**EXERCISE PROMPT**
When you print the records below, keep every word exact and leave out the images.

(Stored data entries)
***

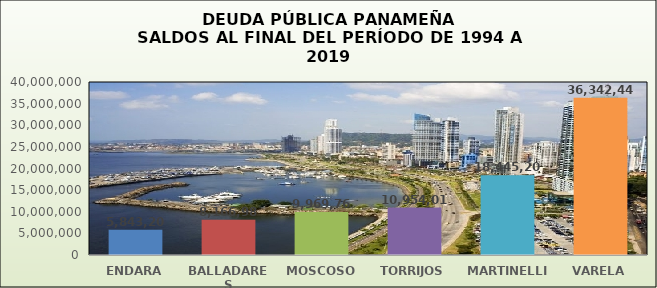
| Category | Series 0 |
|---|---|
| ENDARA | 5843203 |
| BALLADARES | 8166982 |
| MOSCOSO | 9969762 |
| TORRIJOS | 10954013 |
| MARTINELLI | 18445209 |
| VARELA | 36342441 |
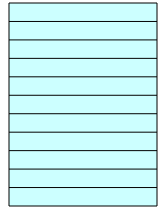
| Category | Series 0 |
|---|---|
| 0 | 0 |
| 1 | 0 |
| 2 | 0 |
| 3 | 0 |
| 4 | 0 |
| 5 | 0 |
| 6 | 0 |
| 7 | 0 |
| 8 | 0 |
| 9 | 0 |
| 10 | 0 |
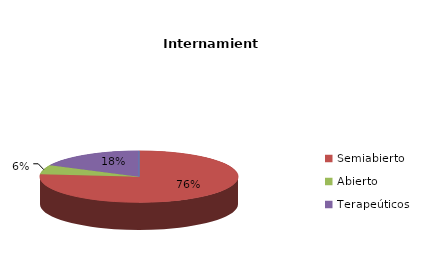
| Category | Series 0 |
|---|---|
| Cerrado | 0 |
| Semiabierto | 13 |
| Abierto | 1 |
| Terapeúticos | 3 |
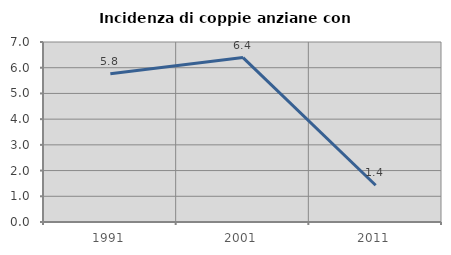
| Category | Incidenza di coppie anziane con figli |
|---|---|
| 1991.0 | 5.769 |
| 2001.0 | 6.395 |
| 2011.0 | 1.429 |

***

**RESPONSE BOX**
| Category | Series 0 |
|---|---|
| ENDARA | 5843203 |
| BALLADARES | 8166982 |
| MOSCOSO | 9969762 |
| TORRIJOS | 10954013 |
| MARTINELLI | 18445209 |
| VARELA | 36342441 |
| Category | Series 0 |
|---|---|
| 0 | 0 |
| 1 | 0 |
| 2 | 0 |
| 3 | 0 |
| 4 | 0 |
| 5 | 0 |
| 6 | 0 |
| 7 | 0 |
| 8 | 0 |
| 9 | 0 |
| 10 | 0 |
| Category | Series 0 |
|---|---|
| Cerrado | 0 |
| Semiabierto | 13 |
| Abierto | 1 |
| Terapeúticos | 3 |
| Category | Incidenza di coppie anziane con figli |
|---|---|
| 1991.0 | 5.769 |
| 2001.0 | 6.395 |
| 2011.0 | 1.429 |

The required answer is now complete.